This equation allows for the derivation of a large number of \(P_{n}\) polynomials. The above also can be expressed as follows \cite{aratyn2006short},

(5.66)\[\begin{equation} P_{n}(x)={\frac {1}{2^{n}}}\sum _{k=0}^{n}{\binom {n}{k}}^{2}(x-1)^{n-k}(x+1)^{k}. \end{equation}\]

The first few Legendre polynomials:

• \(P_{0}(x) = 1\),

• \(P_{1}(x) = x\),

• \(P_{2}(x) = \dfrac{1}{2} (3x^2 - 1)\),

• \(P_{3}(x) = \dfrac{1}{2} (5x^3 - 3x)\),

• \(P_{4}(x) = \dfrac{1}{8} (35x^4 - 30x^2 + 3)\),

• \(P_{5}(x) = \dfrac{1}{16} (63x^5 - 70x^3 + 15x)\),

• \(P_{6}(x) = \dfrac{1}{16} (231x^6 - 315x^4 + 105x^2 - 5)\),

In MATLAB, \href{https://www.mathworks.com/help/symbolic/sym.legendrep.html}{legendreP(n,x)} returns the \(n\)th degree Legendre polynomial at \(x\). For example,

legendreP(3, x)

ans = (5x^3)/2 - (3x)/2

In Python, \href{https://docs.scipy.org/doc/scipy/reference/generated/scipy.special.legendre.html}{scipy} includes legendre polynomials. For example, to generate the 3rd-order Legendre polynomial:

from scipy.special import legendre
from numpy import poly1d
print(legendre(3))

Output: 3 2.5 x - 1.5 x

The following proposition is Theorem 4.7 from [Burden and Faires, 2005].

Theorem

Let \(x_{1}\), \(x_{2}\), \ldots , \(x_{n}\) be the roots of the \(n\)th Legendre polynomial \(P_n(x)\) and that for each \(i = 1,~2,~\ldots,~n\), the numbers \(w_{i}\) are defined as follows,

(5.67)\[\begin{align}\label{gq_eq.05} w_{i} = \int_{-1}^{1} \prod\limits_{\substack{j = 1\\j \neq i}}^{n} \dfrac{x-x_{j}}{x_{i} - x_j}\,dx. \end{align}\]

Furthermore, if \(P(x)\) is any polynomial of degree less than \(2n\), then, the coefficient \(w_i\) can be calculated using

(5.68)\[\begin{align}\label{gq_eq.06} \int _{-1}^{1} P(x) \,dx = \sum _{i=1}^{n} w_{i}P \left(x_i \right). \end{align}\]

Proof: First, let’s assume that the degree of \(P(x)\) is less than \(n\).

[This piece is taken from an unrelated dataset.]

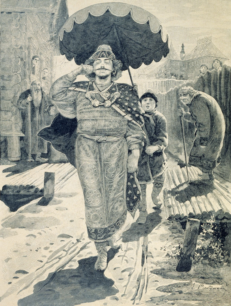 Чурило Пленкович. 1895. Иллюстрация к книге "Русские былинные богатыри"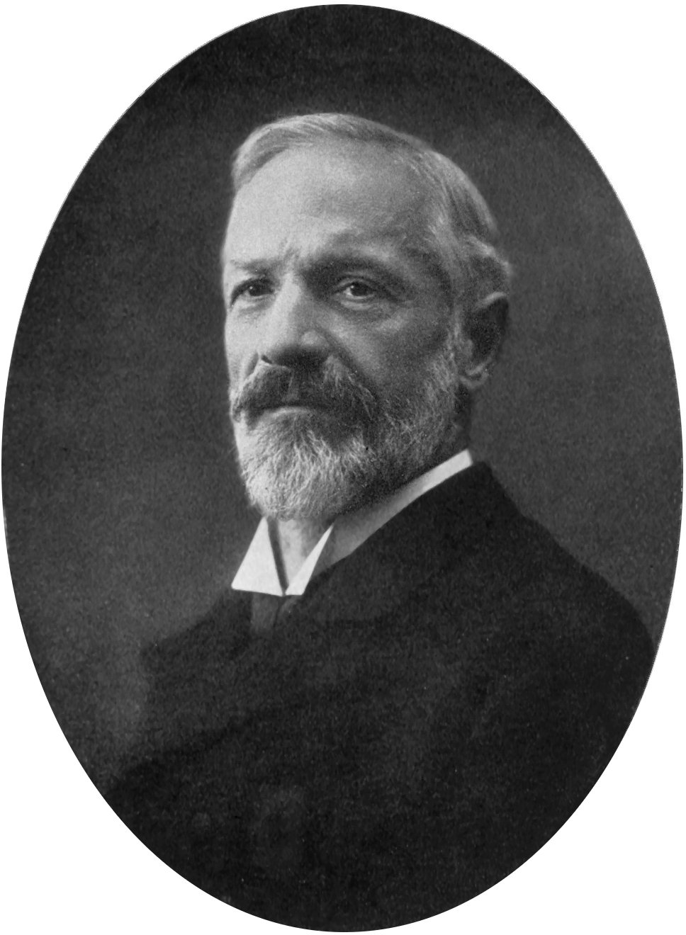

Then, we can express \(P(x)\) in terms of \((n - 1)\)st Lagrange coefficient polynomials with nodes at the roots of the \(n\)th Legendre polynomial \(P_{n}(x)\). Note that, for this representation, the error term would include the \(n\)th derivative of \(P(x)\). Since we assumed that \(P(x)\) is of degree less than \(n\), the \(n\)th derivative of \(P(x)\) is 0, and this representation would be exact (why!?). Therefore,

(5.69)\[\begin{equation} P(x) = \sum_{i = 1}^{n} P(x_{i})L_{i}(x) = \sum_{i = 1}^{n}\sum_{j = 1}^{j \neq i}\frac{x-x_{j}}{x_{i} - x_j}P(x_{i}) \end{equation}\]

and

(5.70)\[\begin{align} \int _{-1}^{1} P(x) \,dx & = \int _{-1}^{1} \left[ \sum_{i = 1}^{n} \sum_{j = 1}^{j \neq i}\frac{x-x_{j}}{x_{i} - x_j}P(x_{i}) \right] \notag \\ & = \sum_{i = 1}^{n} \left[\int _{-1}^{1} \sum_{j = 1}^{j \neq i}\frac{x-x_{j}}{x_{i} - x_j}P(x_{i})\right] = \sum _{i=1}^{n} w_{i}P \left(x_i \right) \end{align}\]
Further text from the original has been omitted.